Specifically, the material of the second layer is preferably
selected from a single material such as polyolefin (such as
polyethylene (PE), polypropylene (PP)), polyurethane, polyamide
such as nylon, polyester (polyethylene terephthalate (PET) and the
like), and polysulfone (PSF), composites thereof or the like. In
addition, the second layer is preferably a layer having a pore
diameter larger than that of the first layer.
[0096] (Third Layer)
[0097] In the present invention, the porous body having the
multilayer structure may have a configuration having three or more
layers, and is not limited thereto. A nonwoven fabric is preferable
as a third layer (also, referred to as a third layer) and
subsequent layers in view point of rigidity. The material which is
the same as the second layer can be used.
[0098] [Other Materials]
[0099] The liquid absorbing member may have a reinforcing member
for reinforcing the side surface of the liquid absorbing member in
addition to the above-described porous body having the laminated
structure. Further, the liquid absorbing member may have a joining
member for joining longitudinal end portions of a long sheet-shaped
porous body to form a belt-like member. As such a material, a
non-porous tape material or the like can be used, and may be
disposed at a position or a period where the material is not in
contact with the image.
[0100] [Method of Producing Porous Body]
[0101] The method of forming the porous body by laminating the
first layer and the second layer is not particularly limited. The
first layer and the second layer may only be overlapped or adhered
to each other by using a method such as lamination by adhesive
agent or lamination by heating. From the viewpoint of the air
permeability, the lamination by heating is preferable in the
present invention. Further, for example, by heating, a portion of
the first layer or the second layer may be melted and laminated by
adhesion. Alternatively, a fusing material such as a hot melt
powder may be interposed between the first layer and the second
layer such that the first layer and the second layer are adhered to
each other by heating and thus are laminated. In the case of
laminating the third or more layers, they may be laminated at once
or may be laminated in order, and the order of laminating is
appropriately selected. In the heating step, a lamination method of
heating the porous body by sandwiching the porous body with the
heated roller in a pressurized state is preferable.

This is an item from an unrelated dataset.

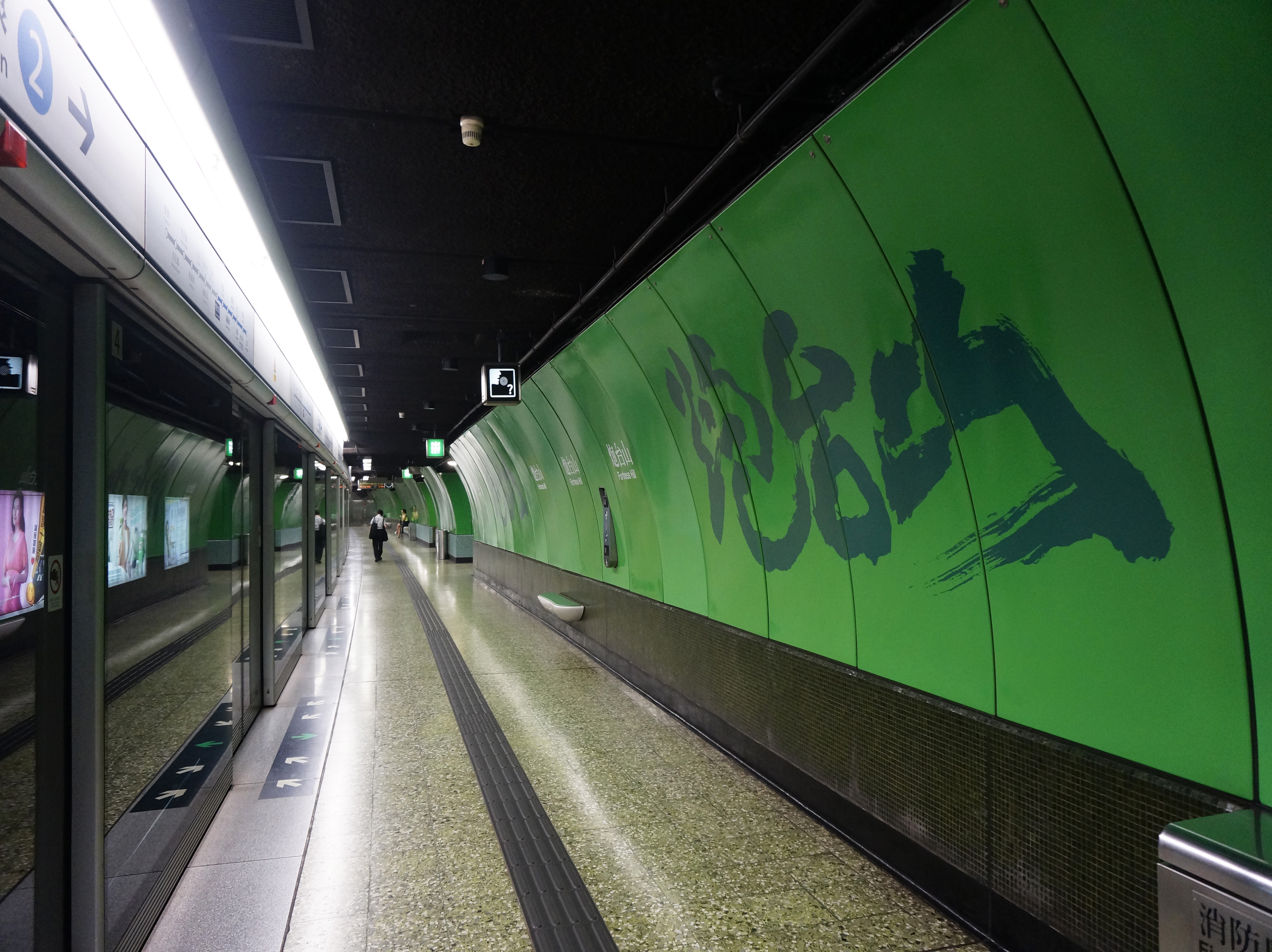 港鐵炮台山站月台

[0102] Next, specific embodiments of an ink jet printing apparatus
will be described.
[0103] Examples of the ink jet printing apparatus include an ink
jet printing apparatus which forms a first image on a transfer body
as an ink receiving medium, and transfers a second image which is
an image after a first liquid has been absorbed by a liquid
absorbing member to a printing medium, and an ink jet printing
apparatus which forms a first image on a printing medium as an ink
receiving medium. In the present invention, the former ink jet
printing apparatus will hereinafter be referred to as a transfer
type ink jet printing apparatus for the sake of convenience, and
the latter ink jet printing apparatus will hereinafter be referred
to as a direct drawing type ink jet printing apparatus for the sake
of convenience.
[0104] Each ink jet printing apparatus will be described below.

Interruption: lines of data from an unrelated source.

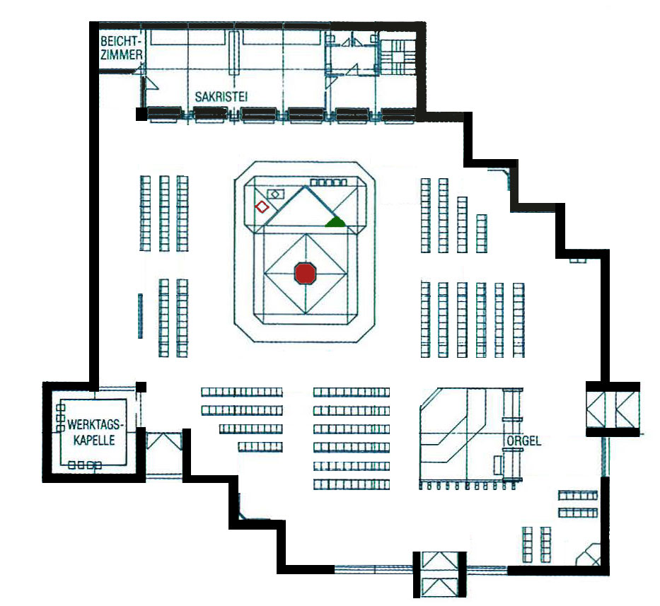 Grundrissplan Pfarrkirche St Michael, Trier-Mariahof
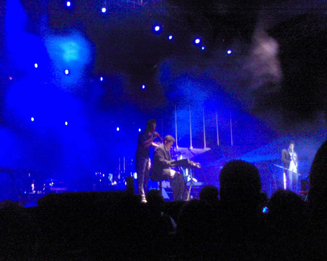 Carlos Enrique Peña Aldana. Ganador de Latin American Idol - Segunda temporada. Movistar Music Fest, El Salvador. 2008
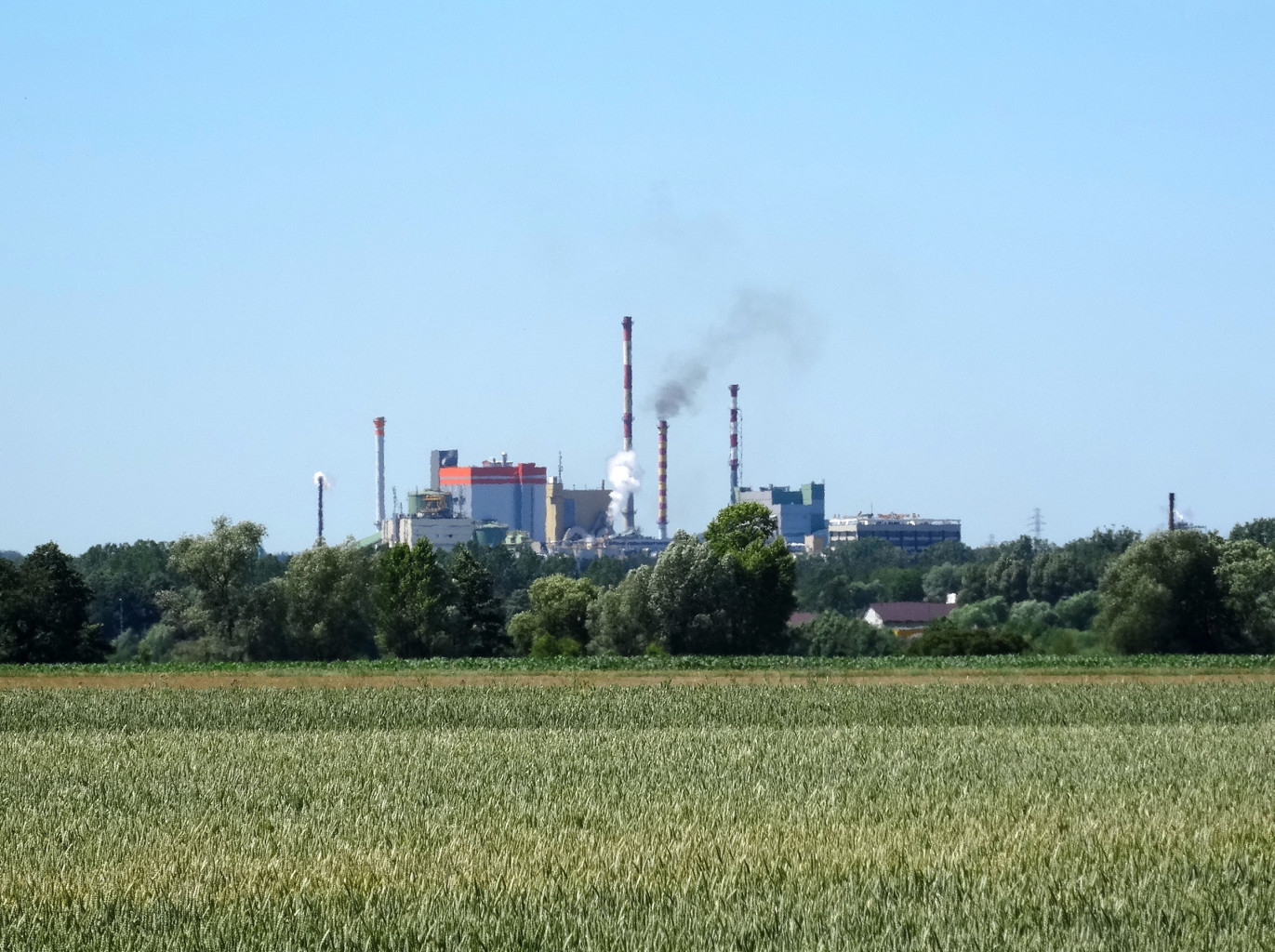 Mondi Świecie S.A., ul. Bydgoska 1 Świecie

[0105] <Transfer-Type Ink Jet Printing Apparatus>
[0106] FIG. 1 is a schematic diagram illustrating one example of a
schematic configuration of a transfer type ink jet printing
apparatus of the present embodiment.
[0107] A transfer type ink jet printing apparatus 100 includes a
transfer body 101 for temporarily holding a first image and a
second image obtained by absorbing and removing at least a portion
of a first liquid from the first image. In addition, the transfer
type ink jet printing apparatus 100 includes a pressing member 106
for transferring which transfers the second image onto a printing
medium such as paper on which an image is to be formed, that is, a
printing medium for forming a final image according to the intended
use.
[0108] The transfer type ink jet printing apparatus 100 of the
present invention includes the transfer body 101 supported by a
support member 102, a reaction liquid applying device 103 for
applying a reaction liquid onto the transfer body 101, an ink
applying device 104 for applying ink onto the transfer body 101 on
which the reaction liquid is applied so as to form the first image
on the transfer body, a liquid absorbing device 105 for absorbing a
liquid component from the first image on the transfer body, and the
pressing member 106 for transferring the second image on the
transfer body from which the liquid component has been removed by
pressing the printing medium 108 onto the printing medium 108 such
as paper. In addition, the transfer type ink jet printing apparatus
100 may include a transfer body cleaning member 109 for cleaning
the surface of the transfer body 101 after the second image is
transferred onto the printing medium 108.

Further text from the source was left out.